Præneste had in early times only one spring within the city walls, just inside the gate leading into the arx. There were other springs on the mountain to the east and northeast, but too far away to be included within the walls. Because of their height above the valley, they were to a certain extent available even in times of warfare and siege. As the upper spring dried up early, and the others were a little precarious, an elaborate system of reservoirs was developed, a plan which the natural terraces of the mountain slope invited, and a plan which gave more space to the town itself with the work of leveling necessary for the reservoirs. These reservoirs were all public property. They were at first dependent upon collection from rains or from spring water carried in from outside the city walls. Later, however, aqueducts were made and connected with the reservoirs.
With the expansion of the town to the plain below, this system gave great opportunity for the development of baths, fountains, and waterworks,[[97]] for Præneste wished to vie with Tibur and Rome, where the Anio river and the many aqueducts had made possible great things for public use and municipal adornment.

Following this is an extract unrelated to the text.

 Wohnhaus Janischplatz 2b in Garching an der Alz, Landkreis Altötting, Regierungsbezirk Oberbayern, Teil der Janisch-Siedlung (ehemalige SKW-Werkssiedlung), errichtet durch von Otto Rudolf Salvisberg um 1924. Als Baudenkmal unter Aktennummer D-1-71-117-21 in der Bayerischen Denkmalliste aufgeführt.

THE TEMPLE OF FORTUNA PRIMIGENIA.
Nusquam se fortunatiorem quam Præneste vidisse Fortunam.[[98]] In this way Cicero reports a popular saying which makes clear the fame of the goddess Fortuna Primigenia and her temple at Præneste.[[99]]
The excavations at Præneste in the eighteenth century brought the city again into prominence, and from that time to the present, Præneste has offered much material for archæologists and historians.

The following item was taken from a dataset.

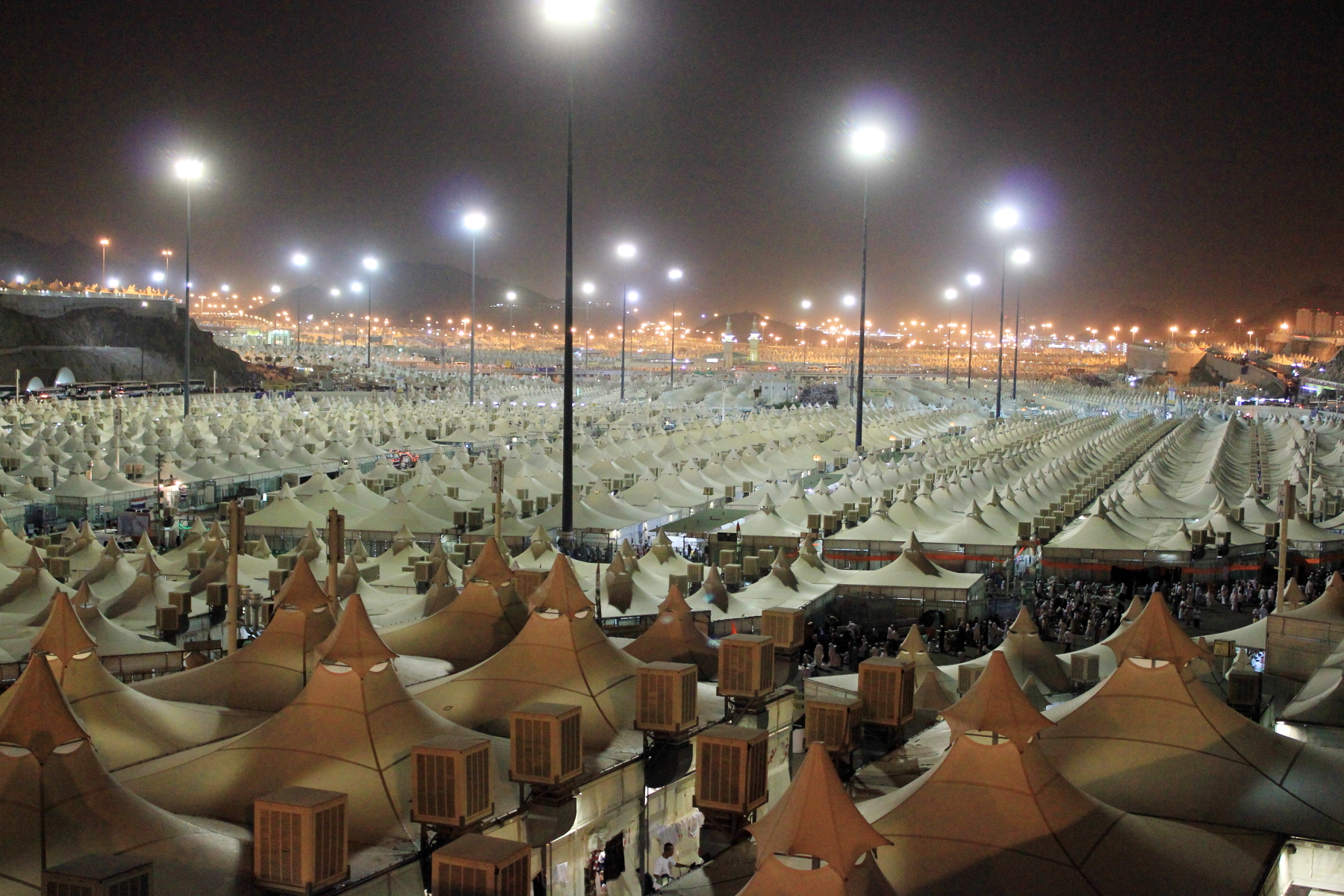 Tenda-tenda di Mina

But the temple of Fortuna has constituted the principal interest and engaged the particular attention of everyone who has worked upon the history of the town, because the early enthusiastic view was that the temple occupied the whole slope of the mountain,[[100]] and that the present city was built on the terraces and in the ruins of the temple. Every successive study, however, of the city from a topographical point of view has lessened more and more the estimated size of the temple, until now all that can be maintained successfully is that there are two separate temples built at different times, the later and larger one occupying a position two terraces higher than the older and more important temple below.
The lower temple with its precinct, along the north side of which extends a wall and the ruins of a so-called cryptoporticus which connected two caves hollowed out in the rock, is not so very large a sanctuary, but it occupies a very good position above and behind the ancient forum and basilica on a terrace cut back into the solid rock of the mountain. The temple precinct is a courtyard which extends along the terrace and occupies its whole width from the older cave on the west to the newer one at the east. In front of the latter cave is built the temple itself, which faces west along the terrace, but extends its southern facade to the edge of the ancient forum which it overlooks. This temple is older than the time of Sulla, and occupies the site of an earlier temple.
Two terraces higher, on the Cortina terrace, stretch out the ruins of a huge construction in opus incertum. This building had at least two stories of colonnade facing the south, and at the north side of the terrace a series of arches above which in the center rose a round temple which was approached by a semicircular flight of steps.[[101]] This building, belonging to the time of Sulla, presented a very imposing appearance from the forum below the town. It has no connection with the lower temple unless perhaps by underground passages.
Although this new temple and complex of buildings was much larger and costlier than the temple below, it was so little able to compete with the fame of the ancient shrine, that until mediæval times there is not a mention of it anywhere by name or by suggestion, unless perhaps in one inscription mentioned below. The splendid publication of Delbrueck[[102]] with maps and plans and bibliography of the lower temple and the work which has been done on it, makes unnecessary any remarks except on some few points which have escaped him.
The tradition was that a certain Numerius Suffustius of Præneste was warned in dreams to cut into the rocks at a certain place, and this he did before his mocking fellow citizens, when to the bewilderment of them all pieces of wood inscribed with letters of the earliest style leaped from the rock. The place where this phenomenon occurred was thus proved divine, the cult of Fortuna Primigenia was established beyond peradventure, and her oracular replies to those who sought her shrine were transmitted by means of these lettered blocks.[[103]] This story accounts for a cave in which the lots (sortes) were to be consulted.